In several texts, the general solution can be found via separation of variables and I get the general solution

$$\omega = (A_0+B_0\theta)(C_0+D_0 \ln r) + \sum_{n = 1}^\infty (A_n\cos(\lambda_n\theta)+B_n\sin(\lambda_n\theta))(C_nr^{\lambda_n}+D_nr^{-\lambda_n})$$

In this general solution, most of the terms are represented by the exterior and interior multipole expansion except for $B_0D_0\theta\ln r$. So my first question is why does this term show up and why is it not included in the multipole expansion? Since the multipole expansion is an orthogonal basis shouldn't it cover all possible solutions?
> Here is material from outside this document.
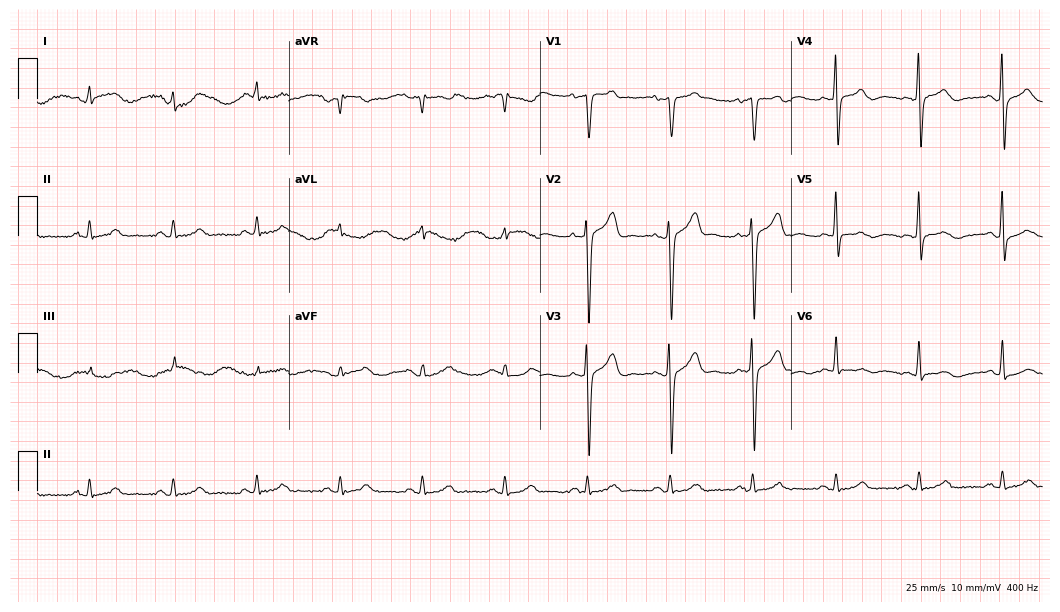
Standard 12-lead ECG recorded from an 82-year-old woman (10.2-second recording at 400 Hz). Read as a normal ECG.

Another problem I have is that I have found that

$$\omega = -\dfrac{2}{r} [A_{1L} \cos(\theta) + B_{1L} \sin(\theta) + C_{1L}(\theta \cos(\theta)- \sin(\theta) \ln r) + D_{1L}( \cos(\theta) \ln r + \theta \sin(\theta))]$$

is a solution to the Laplace equation. This was obtained by taking the Laplacian of a solution of $\psi$ where $\nabla^4 \psi = 0$. Specifically I see terms with $\dfrac{\ln r}{r}$ appear. Has this solution been discussed anywhere and how does it fit into the exterior/interior multipole expansion?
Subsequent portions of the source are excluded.